> [Data items]
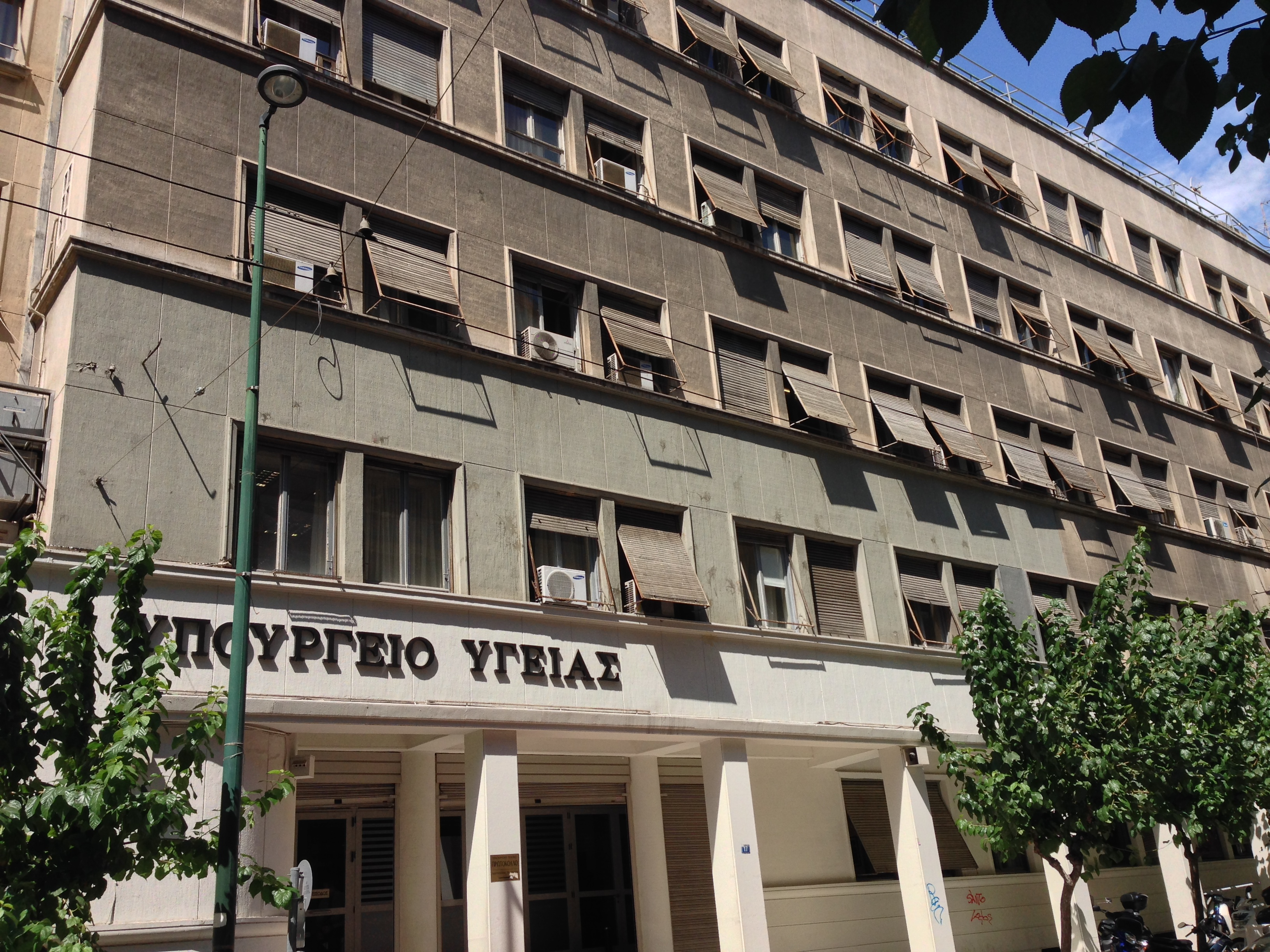 Ministry of Health - Υπουργείο Υγείας
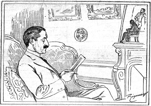 Drawing of Paul Deschanel in his apartment (Paris).
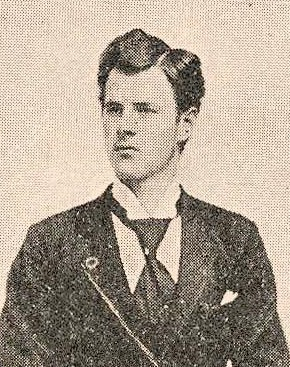 Ferdinandy Gyula 1896-ban szolgabíróként
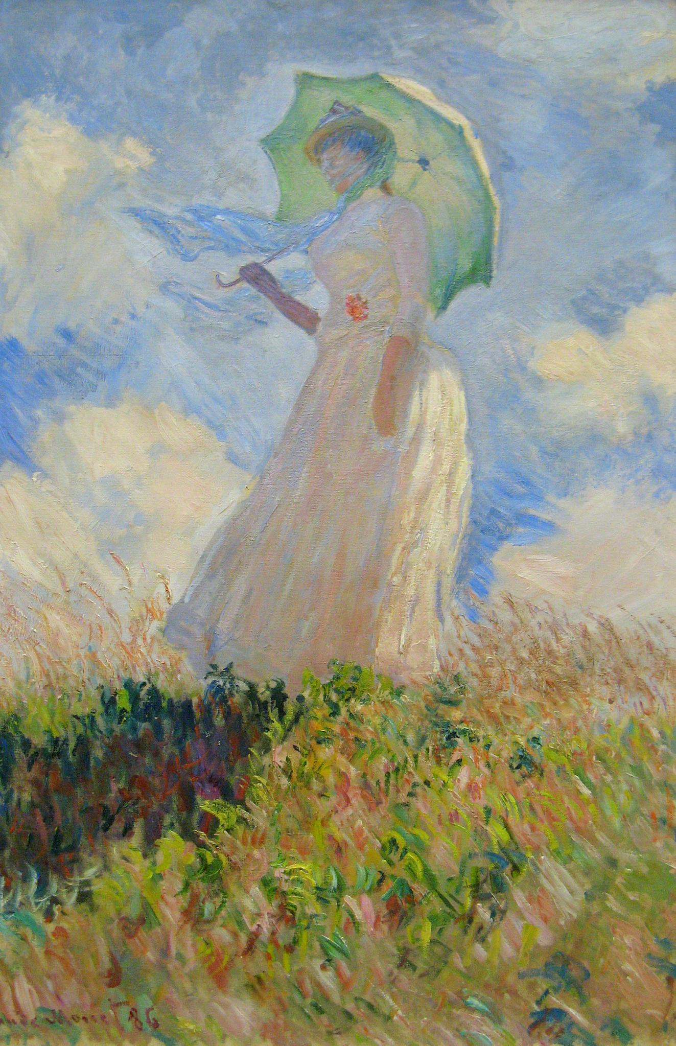 Femme à l'ombrelle tournée vers la gauche.title QS:P1476,fr:"Femme à l'ombrelle tournée vers la gauche." label QS:Lfr,"Femme à l'ombrelle tournée vers la gauche."
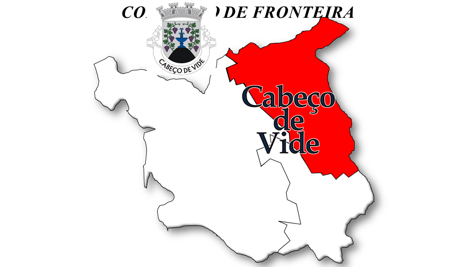 Evolução da População
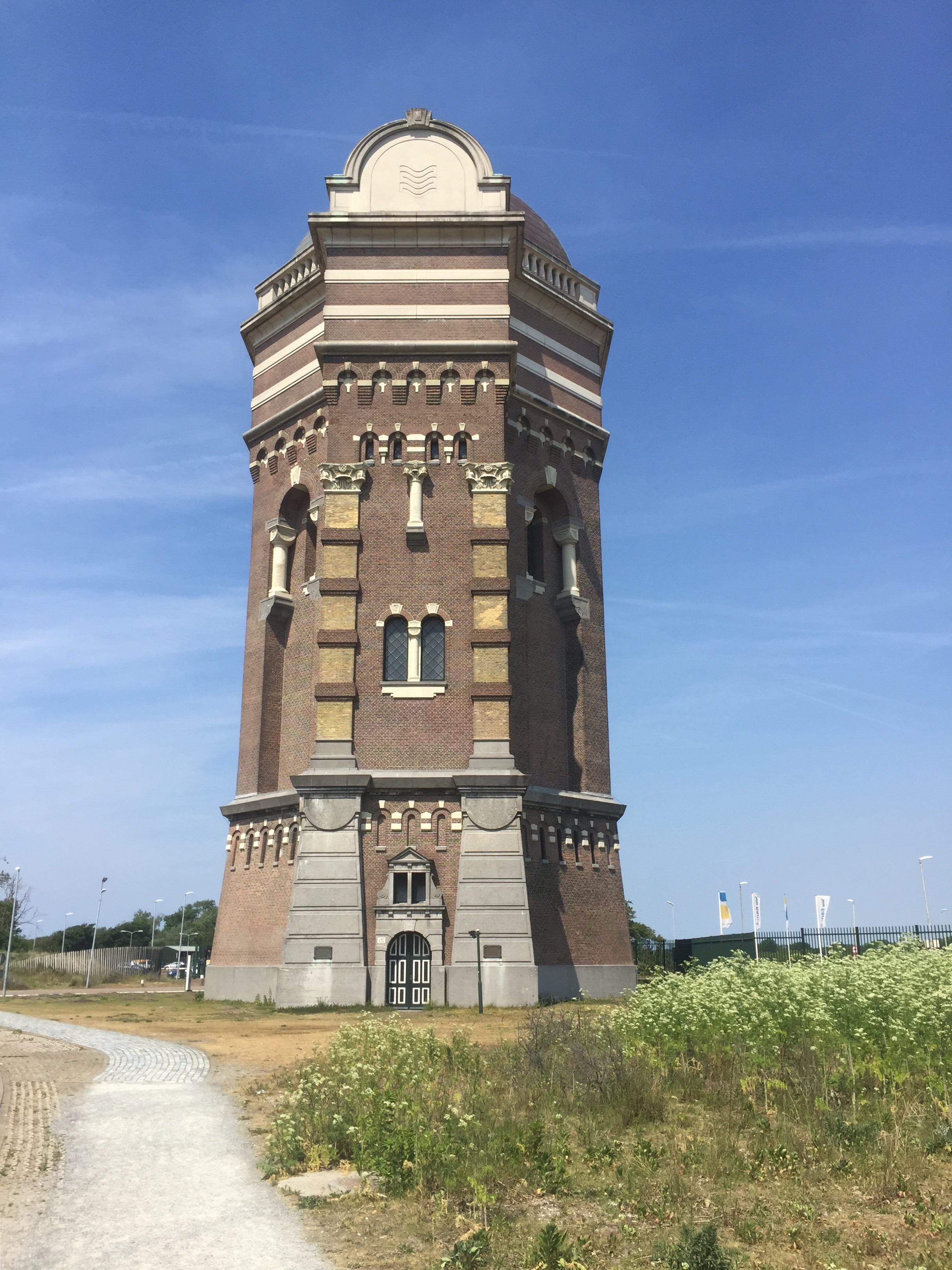 Watertoren aan de Pompstationweg in Den Haag.
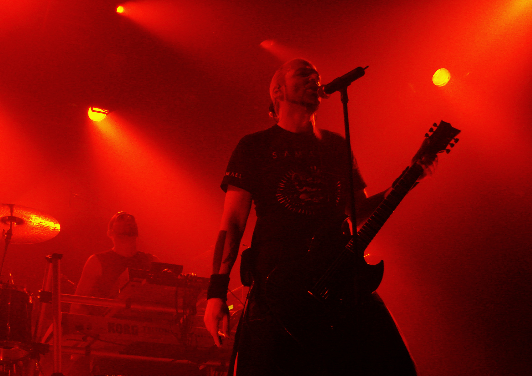 Samael en concert à la Locomotive, à Paris, le 11 Janvier 2009: Xy et Vorph.
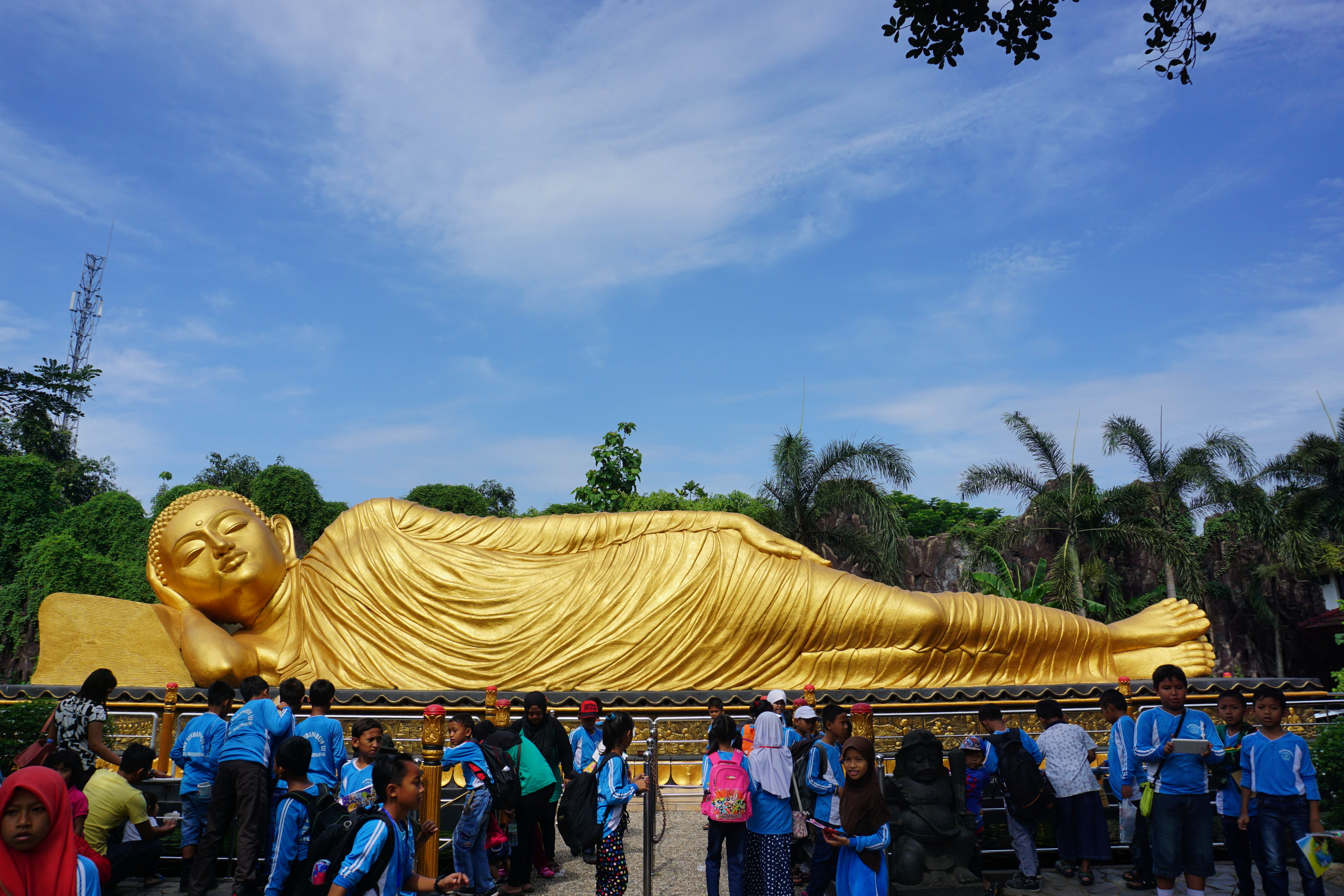 Maha Vihara Mojopahit, Trowulan, East Java
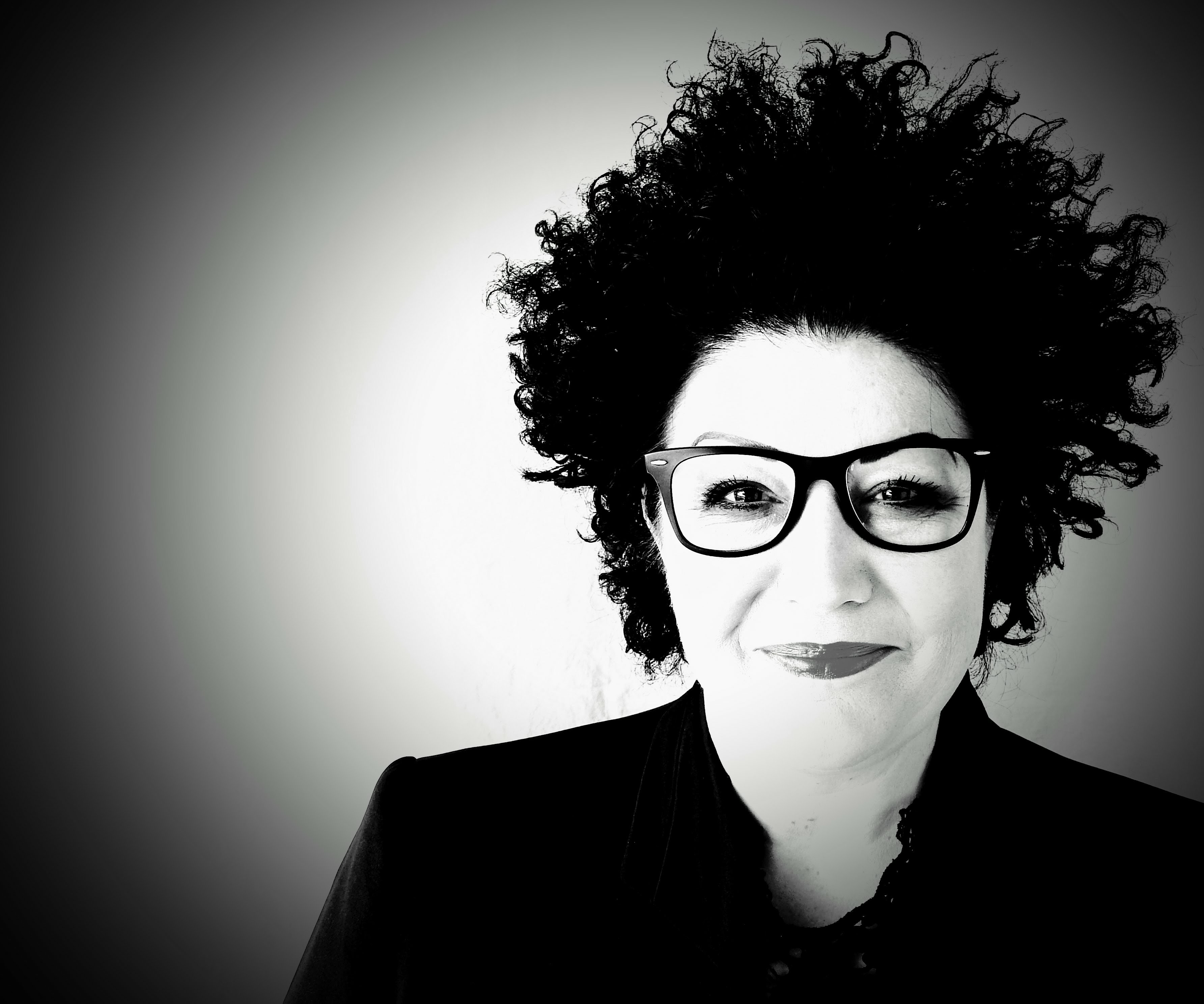 Petra Bonmassar
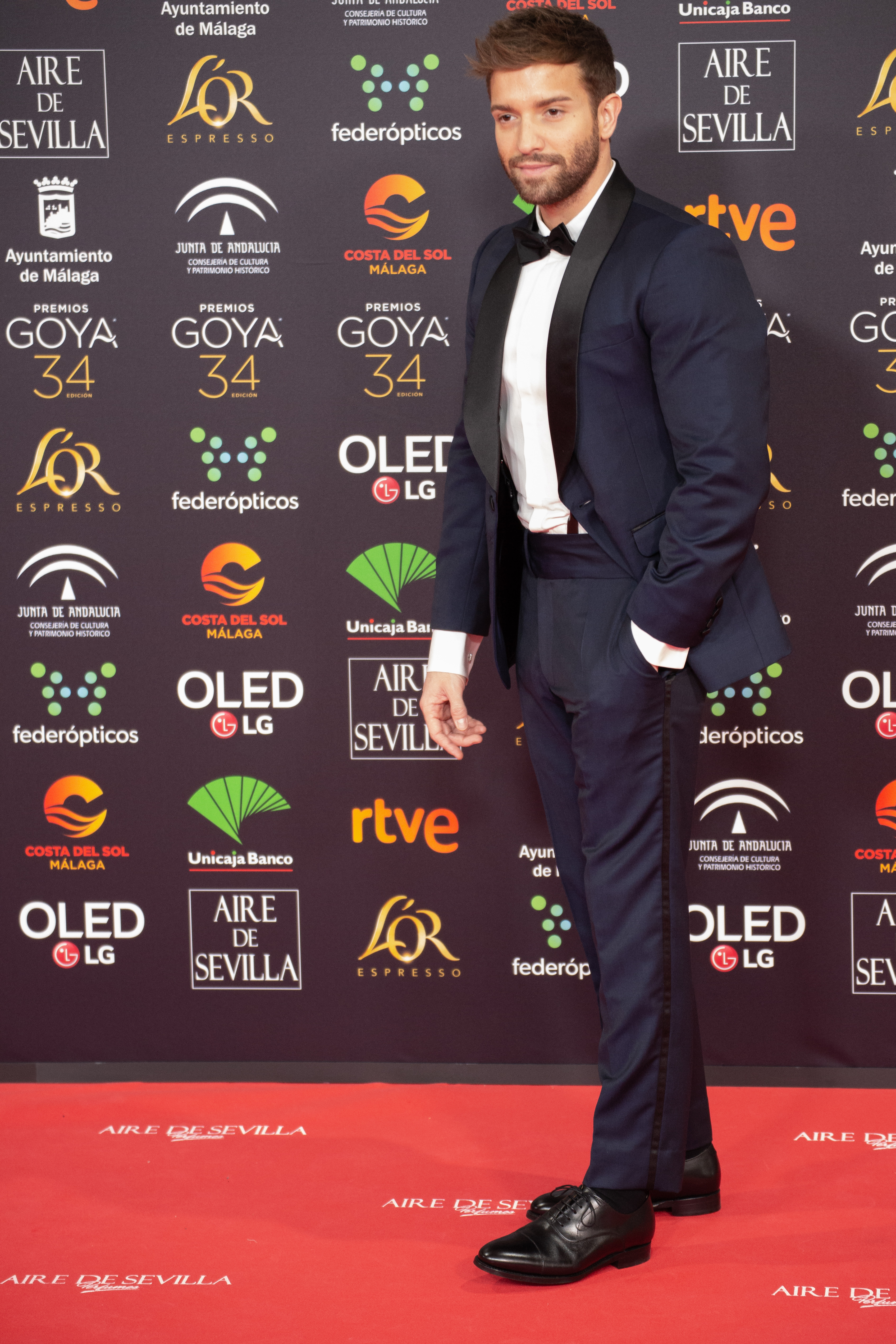 Pablo Alborán en la alfombra roja de la ceremonia de entrega de los Premios Goya 2020 celebrada en Málaga
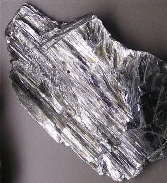 muscoviet (mica) eigen foto

> [EXERCISE AIM]
Go back to the line containing "Drawing of Paul" and output it and every line after it through the end of the records, exactly, but not the pictures.

> [WRITTEN SOLUTION]
 Drawing of Paul Deschanel in his apartment (Paris).
 Ferdinandy Gyula 1896-ban szolgabíróként
 Femme à l'ombrelle tournée vers la gauche.title QS:P1476,fr:"Femme à l'ombrelle tournée vers la gauche." label QS:Lfr,"Femme à l'ombrelle tournée vers la gauche."
 Evolução da População
 Watertoren aan de Pompstationweg in Den Haag.
 Samael en concert à la Locomotive, à Paris, le 11 Janvier 2009: Xy et Vorph.
 Maha Vihara Mojopahit, Trowulan, East Java
 Petra Bonmassar
 Pablo Alborán en la alfombra roja de la ceremonia de entrega de los Premios Goya 2020 celebrada en Málaga
 muscoviet (mica) eigen foto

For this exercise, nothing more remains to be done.